### Problem
Using the listing below, set down exactly the lines starting at the line that contains "Angola | 50.022 |" and ending at the line that contains "Offshore | 62.67 |", both included, and no others.

### Source data
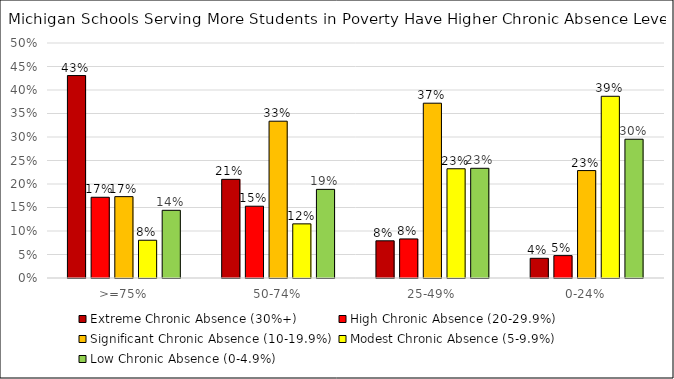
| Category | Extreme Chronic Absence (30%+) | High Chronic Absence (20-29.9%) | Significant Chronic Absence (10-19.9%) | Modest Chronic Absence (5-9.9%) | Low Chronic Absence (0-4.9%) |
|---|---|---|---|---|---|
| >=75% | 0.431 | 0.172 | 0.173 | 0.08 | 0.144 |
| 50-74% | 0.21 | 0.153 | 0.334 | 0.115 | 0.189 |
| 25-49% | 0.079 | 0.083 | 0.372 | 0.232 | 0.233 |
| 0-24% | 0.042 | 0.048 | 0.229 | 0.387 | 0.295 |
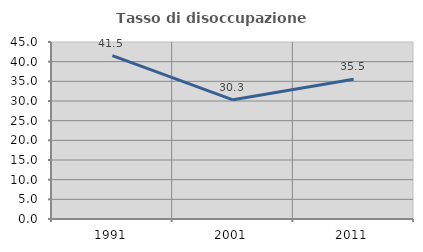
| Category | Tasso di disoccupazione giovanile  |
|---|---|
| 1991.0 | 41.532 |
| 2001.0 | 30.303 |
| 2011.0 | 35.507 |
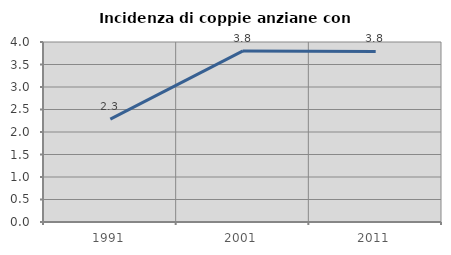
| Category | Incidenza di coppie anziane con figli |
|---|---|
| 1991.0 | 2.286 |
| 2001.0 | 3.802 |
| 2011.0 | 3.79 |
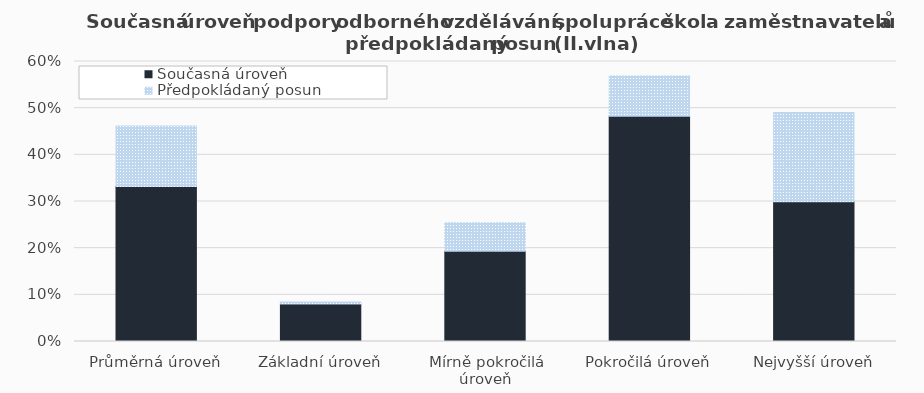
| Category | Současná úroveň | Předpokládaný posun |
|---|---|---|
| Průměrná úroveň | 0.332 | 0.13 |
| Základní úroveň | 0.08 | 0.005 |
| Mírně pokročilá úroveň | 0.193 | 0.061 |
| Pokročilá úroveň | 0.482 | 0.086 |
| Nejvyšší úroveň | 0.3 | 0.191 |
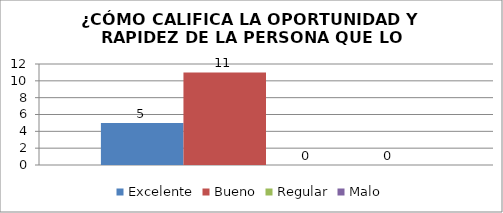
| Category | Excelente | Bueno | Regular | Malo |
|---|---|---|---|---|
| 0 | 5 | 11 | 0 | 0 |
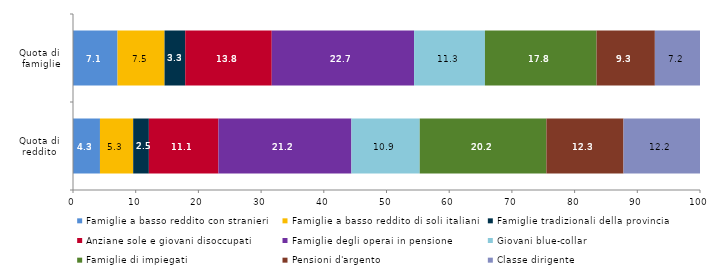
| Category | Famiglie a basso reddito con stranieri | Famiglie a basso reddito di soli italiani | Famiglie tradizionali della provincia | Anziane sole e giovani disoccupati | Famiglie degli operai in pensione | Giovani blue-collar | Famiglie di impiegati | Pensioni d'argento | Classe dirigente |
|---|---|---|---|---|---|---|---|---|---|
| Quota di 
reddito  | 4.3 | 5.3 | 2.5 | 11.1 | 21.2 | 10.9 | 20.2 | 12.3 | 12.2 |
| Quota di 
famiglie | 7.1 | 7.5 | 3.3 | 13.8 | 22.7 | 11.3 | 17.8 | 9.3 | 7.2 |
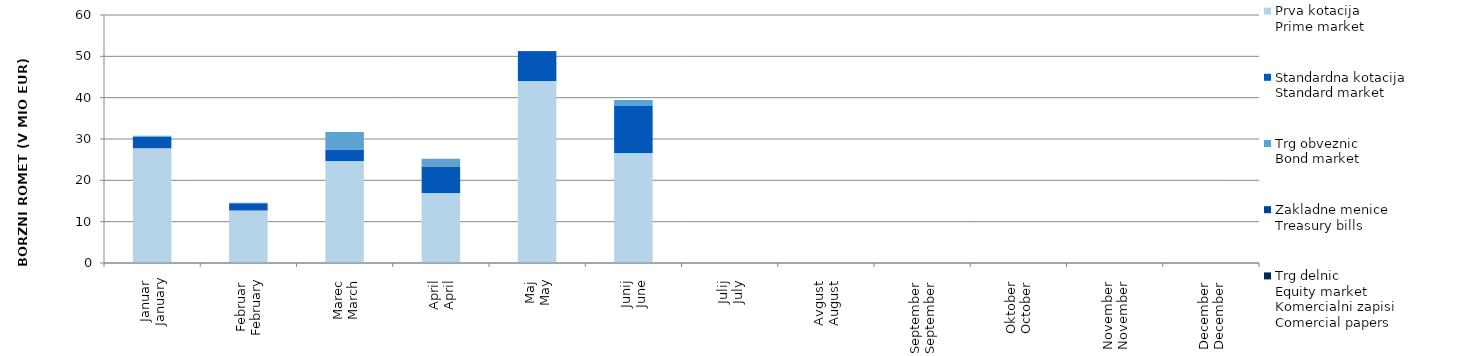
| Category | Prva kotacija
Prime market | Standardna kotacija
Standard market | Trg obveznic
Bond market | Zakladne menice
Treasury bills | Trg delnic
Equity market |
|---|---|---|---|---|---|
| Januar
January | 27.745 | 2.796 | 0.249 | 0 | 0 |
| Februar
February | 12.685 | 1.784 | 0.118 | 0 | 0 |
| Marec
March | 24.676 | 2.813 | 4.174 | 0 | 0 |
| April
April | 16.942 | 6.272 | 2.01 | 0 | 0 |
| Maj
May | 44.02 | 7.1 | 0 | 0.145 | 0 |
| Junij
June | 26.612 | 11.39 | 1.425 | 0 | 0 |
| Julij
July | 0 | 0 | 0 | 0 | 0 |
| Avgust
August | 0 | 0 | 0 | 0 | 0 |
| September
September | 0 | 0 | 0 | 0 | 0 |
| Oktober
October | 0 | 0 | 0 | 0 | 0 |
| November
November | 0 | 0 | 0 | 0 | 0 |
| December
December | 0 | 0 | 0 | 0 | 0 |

---

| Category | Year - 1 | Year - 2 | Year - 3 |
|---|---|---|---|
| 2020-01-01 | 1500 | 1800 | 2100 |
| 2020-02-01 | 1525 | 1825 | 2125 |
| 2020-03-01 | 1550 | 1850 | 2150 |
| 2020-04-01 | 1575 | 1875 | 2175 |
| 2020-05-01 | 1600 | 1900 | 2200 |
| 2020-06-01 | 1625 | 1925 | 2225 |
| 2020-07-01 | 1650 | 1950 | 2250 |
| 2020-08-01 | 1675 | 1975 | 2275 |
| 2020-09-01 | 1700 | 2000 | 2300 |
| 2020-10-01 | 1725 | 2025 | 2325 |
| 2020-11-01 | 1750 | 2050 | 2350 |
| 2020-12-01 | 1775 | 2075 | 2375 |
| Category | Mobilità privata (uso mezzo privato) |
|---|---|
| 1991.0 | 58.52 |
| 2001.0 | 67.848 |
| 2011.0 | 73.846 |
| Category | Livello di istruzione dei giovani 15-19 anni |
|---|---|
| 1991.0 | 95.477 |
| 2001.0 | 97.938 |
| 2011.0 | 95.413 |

--

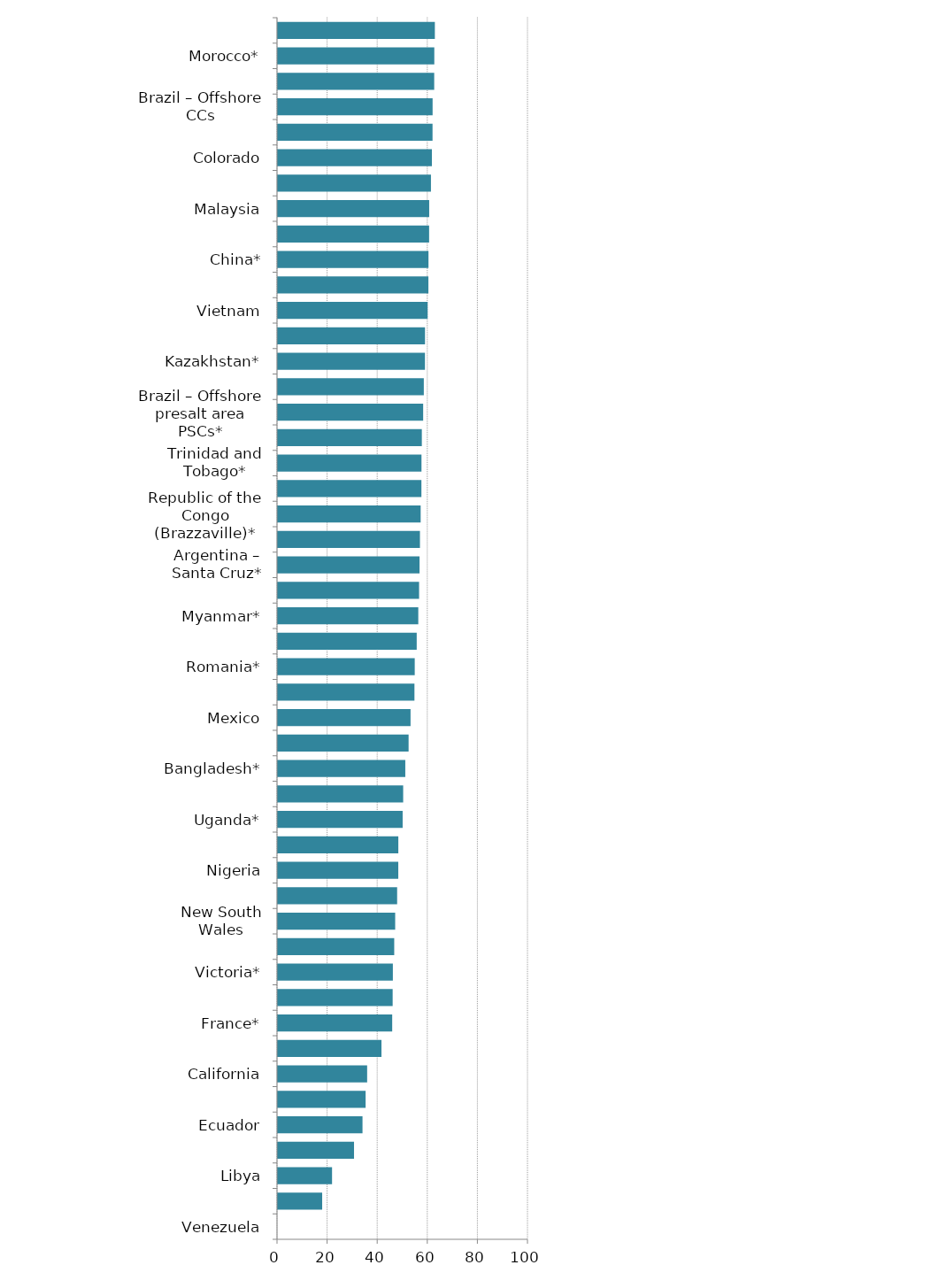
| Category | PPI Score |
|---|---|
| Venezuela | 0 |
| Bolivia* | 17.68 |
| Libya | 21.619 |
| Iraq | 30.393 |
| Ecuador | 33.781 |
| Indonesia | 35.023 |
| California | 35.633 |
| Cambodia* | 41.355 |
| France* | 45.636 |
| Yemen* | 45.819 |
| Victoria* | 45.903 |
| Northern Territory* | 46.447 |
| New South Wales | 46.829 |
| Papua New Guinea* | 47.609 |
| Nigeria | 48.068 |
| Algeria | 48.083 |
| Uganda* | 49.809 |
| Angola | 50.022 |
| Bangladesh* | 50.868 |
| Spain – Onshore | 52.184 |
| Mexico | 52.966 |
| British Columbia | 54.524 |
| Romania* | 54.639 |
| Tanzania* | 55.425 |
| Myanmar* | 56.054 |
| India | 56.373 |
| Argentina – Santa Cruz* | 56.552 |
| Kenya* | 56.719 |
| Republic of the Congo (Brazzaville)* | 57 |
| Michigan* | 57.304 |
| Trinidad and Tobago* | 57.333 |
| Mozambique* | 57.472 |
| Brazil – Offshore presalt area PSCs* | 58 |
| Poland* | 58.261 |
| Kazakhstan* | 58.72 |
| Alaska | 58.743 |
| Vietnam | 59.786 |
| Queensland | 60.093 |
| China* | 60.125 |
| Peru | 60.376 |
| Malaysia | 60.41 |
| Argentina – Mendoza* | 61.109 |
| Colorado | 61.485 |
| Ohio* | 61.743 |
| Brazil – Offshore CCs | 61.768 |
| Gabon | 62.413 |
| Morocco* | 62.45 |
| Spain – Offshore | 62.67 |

### Completed exercise
| Angola | 50.022 |
| Bangladesh* | 50.868 |
| Spain – Onshore | 52.184 |
| Mexico | 52.966 |
| British Columbia | 54.524 |
| Romania* | 54.639 |
| Tanzania* | 55.425 |
| Myanmar* | 56.054 |
| India | 56.373 |
| Argentina – Santa Cruz* | 56.552 |
| Kenya* | 56.719 |
| Republic of the Congo (Brazzaville)* | 57 |
| Michigan* | 57.304 |
| Trinidad and Tobago* | 57.333 |
| Mozambique* | 57.472 |
| Brazil – Offshore presalt area PSCs* | 58 |
| Poland* | 58.261 |
| Kazakhstan* | 58.72 |
| Alaska | 58.743 |
| Vietnam | 59.786 |
| Queensland | 60.093 |
| China* | 60.125 |
| Peru | 60.376 |
| Malaysia | 60.41 |
| Argentina – Mendoza* | 61.109 |
| Colorado | 61.485 |
| Ohio* | 61.743 |
| Brazil – Offshore CCs | 61.768 |
| Gabon | 62.413 |
| Morocco* | 62.45 |
| Spain – Offshore | 62.67 |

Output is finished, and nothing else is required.